The Commander-in-Chief of the Sri Lankan Armed Forces (ශ්‍රී ලංකා සන්නද්ධ හමුදාවේ සේනාධිනායක) is the ultimate commanding authority of the Sri Lanka Armed Forces, an executive role vested in the President of Sri Lanka.

==Formation==
As head of state, the president of Sri Lanka, is nominally the commander-in-chief of the armed forces. The National Security Council, chaired by the president is the authority charged with formulating and executing defence policy for the nation. The highest level of military headquarters is the Ministry of Defence, since 1978 except for a few rare occasions the president retained the portfolio defence, thus being the minister of defence. The ministry and the armed forces have been controlled by the during these periods by either a minister of state, deputy minister for defence, and of recently the permanent secretary to the Ministry of Defence. Prior to 1978 the prime minister held the portfolio of minister of defence and external affairs, and was supported by a parliamentary secretary for defence and external affairs.

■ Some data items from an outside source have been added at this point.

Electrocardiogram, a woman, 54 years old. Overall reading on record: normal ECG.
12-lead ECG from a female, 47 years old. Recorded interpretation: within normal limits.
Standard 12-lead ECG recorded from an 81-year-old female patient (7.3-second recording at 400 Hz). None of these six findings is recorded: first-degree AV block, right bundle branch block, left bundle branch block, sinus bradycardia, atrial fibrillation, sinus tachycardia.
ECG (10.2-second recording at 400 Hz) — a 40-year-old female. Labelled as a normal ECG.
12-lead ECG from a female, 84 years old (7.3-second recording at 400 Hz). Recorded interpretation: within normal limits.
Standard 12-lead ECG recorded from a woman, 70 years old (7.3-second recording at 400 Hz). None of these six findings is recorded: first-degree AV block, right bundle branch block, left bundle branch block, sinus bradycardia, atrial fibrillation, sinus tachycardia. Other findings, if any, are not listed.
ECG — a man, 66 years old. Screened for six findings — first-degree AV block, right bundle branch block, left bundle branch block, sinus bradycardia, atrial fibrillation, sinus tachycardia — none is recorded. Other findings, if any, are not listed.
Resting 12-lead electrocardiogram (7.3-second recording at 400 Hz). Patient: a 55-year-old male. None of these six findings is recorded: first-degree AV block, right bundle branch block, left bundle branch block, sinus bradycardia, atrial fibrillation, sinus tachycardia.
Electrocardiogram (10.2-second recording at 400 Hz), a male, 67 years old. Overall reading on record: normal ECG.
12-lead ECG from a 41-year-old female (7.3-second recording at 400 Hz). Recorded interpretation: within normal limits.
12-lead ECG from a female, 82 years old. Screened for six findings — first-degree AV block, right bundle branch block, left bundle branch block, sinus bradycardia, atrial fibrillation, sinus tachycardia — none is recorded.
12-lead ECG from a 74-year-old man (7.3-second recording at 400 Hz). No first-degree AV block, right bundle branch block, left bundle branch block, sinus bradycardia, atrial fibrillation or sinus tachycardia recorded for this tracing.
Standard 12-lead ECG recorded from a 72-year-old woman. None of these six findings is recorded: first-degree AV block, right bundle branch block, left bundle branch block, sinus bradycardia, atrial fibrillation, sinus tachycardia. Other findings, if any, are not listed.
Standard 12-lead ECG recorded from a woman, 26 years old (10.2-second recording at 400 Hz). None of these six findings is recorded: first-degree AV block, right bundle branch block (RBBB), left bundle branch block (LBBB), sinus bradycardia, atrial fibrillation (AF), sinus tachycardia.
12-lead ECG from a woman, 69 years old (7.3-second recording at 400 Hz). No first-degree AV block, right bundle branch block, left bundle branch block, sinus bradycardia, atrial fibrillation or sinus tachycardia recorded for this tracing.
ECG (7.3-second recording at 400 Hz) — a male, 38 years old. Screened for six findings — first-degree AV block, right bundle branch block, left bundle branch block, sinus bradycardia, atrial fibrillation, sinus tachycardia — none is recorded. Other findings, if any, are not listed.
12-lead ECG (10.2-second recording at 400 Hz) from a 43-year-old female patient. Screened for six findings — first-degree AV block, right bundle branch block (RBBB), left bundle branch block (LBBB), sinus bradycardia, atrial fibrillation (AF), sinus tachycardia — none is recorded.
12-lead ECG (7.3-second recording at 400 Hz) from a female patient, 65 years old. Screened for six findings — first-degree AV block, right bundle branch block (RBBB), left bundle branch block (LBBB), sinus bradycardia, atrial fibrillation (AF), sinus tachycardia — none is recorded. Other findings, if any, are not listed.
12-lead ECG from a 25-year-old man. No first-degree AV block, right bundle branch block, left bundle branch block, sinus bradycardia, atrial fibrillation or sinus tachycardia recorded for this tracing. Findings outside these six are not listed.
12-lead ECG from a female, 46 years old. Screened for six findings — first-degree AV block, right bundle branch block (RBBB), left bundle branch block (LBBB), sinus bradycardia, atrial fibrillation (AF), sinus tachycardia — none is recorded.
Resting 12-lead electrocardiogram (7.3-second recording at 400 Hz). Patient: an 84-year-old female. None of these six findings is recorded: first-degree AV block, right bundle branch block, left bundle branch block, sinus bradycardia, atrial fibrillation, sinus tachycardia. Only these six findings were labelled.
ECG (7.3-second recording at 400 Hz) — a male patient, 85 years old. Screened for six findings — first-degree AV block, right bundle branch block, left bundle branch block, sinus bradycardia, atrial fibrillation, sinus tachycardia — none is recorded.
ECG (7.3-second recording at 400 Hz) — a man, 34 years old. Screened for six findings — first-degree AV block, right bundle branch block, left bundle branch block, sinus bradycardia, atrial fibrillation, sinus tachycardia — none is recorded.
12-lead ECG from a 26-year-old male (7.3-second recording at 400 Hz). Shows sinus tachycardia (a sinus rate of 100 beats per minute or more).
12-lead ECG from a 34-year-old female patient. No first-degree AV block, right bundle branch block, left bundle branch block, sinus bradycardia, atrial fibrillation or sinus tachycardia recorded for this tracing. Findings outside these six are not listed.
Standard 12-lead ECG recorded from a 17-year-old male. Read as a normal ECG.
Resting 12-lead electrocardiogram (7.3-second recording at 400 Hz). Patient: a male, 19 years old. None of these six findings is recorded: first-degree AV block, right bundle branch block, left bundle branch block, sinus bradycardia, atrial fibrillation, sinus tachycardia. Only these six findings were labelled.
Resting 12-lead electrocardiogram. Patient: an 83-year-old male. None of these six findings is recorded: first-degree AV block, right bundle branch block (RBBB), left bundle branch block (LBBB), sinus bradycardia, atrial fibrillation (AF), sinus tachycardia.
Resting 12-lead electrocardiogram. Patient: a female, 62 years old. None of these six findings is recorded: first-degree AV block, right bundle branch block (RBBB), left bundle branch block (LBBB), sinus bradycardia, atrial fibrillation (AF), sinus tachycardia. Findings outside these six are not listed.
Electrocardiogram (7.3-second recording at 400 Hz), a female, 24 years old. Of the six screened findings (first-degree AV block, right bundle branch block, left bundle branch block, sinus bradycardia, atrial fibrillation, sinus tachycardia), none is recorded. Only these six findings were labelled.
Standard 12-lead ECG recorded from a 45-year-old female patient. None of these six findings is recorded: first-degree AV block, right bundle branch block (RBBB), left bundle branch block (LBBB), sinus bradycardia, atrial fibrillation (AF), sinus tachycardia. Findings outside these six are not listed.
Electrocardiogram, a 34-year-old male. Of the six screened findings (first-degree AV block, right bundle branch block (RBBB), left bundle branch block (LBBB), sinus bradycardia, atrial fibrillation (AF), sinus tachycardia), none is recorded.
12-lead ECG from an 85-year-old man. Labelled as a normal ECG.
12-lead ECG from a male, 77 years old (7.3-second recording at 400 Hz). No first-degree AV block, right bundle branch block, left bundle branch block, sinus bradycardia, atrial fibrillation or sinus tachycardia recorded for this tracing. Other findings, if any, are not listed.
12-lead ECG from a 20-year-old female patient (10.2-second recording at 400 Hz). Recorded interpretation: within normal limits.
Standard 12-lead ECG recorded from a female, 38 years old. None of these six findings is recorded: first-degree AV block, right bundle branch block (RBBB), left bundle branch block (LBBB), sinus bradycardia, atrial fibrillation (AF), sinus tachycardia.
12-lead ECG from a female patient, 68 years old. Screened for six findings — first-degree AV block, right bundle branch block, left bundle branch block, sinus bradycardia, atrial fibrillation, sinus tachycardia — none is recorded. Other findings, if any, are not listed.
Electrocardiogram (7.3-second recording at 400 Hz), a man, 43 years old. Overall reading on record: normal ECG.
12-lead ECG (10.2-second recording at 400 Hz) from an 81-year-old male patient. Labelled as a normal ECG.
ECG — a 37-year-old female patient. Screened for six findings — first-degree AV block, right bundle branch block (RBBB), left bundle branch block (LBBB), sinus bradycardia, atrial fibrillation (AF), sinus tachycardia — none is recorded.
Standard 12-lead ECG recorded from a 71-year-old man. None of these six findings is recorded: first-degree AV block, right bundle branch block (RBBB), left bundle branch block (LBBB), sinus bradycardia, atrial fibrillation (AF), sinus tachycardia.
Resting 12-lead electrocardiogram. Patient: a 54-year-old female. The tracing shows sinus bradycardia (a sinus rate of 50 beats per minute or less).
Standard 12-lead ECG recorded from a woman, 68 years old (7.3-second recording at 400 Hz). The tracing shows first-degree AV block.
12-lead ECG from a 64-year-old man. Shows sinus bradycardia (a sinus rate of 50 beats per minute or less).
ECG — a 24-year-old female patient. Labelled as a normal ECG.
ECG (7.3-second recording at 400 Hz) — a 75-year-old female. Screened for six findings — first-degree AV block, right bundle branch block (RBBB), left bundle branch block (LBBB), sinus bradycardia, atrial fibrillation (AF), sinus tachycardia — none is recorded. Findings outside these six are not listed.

Responsibility for the management of the forces is Ministry of Defence, while the planning and execution of combined operations is the responsibility of the Joint Operations Command (JOC). The JOC is headed by the chief of the defence staff who is the most senior officer in the Armed Forces and is an appointment that can be held by an air chief marshal, admiral, or general. The three services have their own respective professional chiefs: the commander of the Army, the commander of the Navy and the commander of the Air Force, who have much autonomy.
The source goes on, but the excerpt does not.